Nintendo's conference was pretty quick and to the point, so it ended almost an hour earlier then the others. They might have been able to use that time to introduce the Wii games that they left out of their conference, and they also left a lot of details out about the Wii U, such as the price. There is still a lot left for Nintendo to explain, and it'll have to do so in the months to come. To summarize, all three companies focused on their issues and paved the way for more customers. In some cases, it might have cost them a good conference.
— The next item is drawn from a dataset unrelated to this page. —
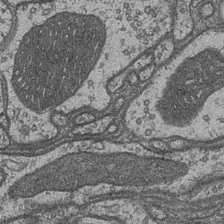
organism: Drosophila
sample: Optic medulla

In others, it may have opened new opportunities. This year and the years before at E3 have shown how over the past few years the video game market has been transformed into something dynamic and ever changing. Perhaps the introduction of new audiences might lessen the experiences of those of us who are more acquainted to video games, but in the root of it all, it depends on what each of us is interested in. Quite the first entry, hopefully I'll be able to keep up with this. Thanks for reading!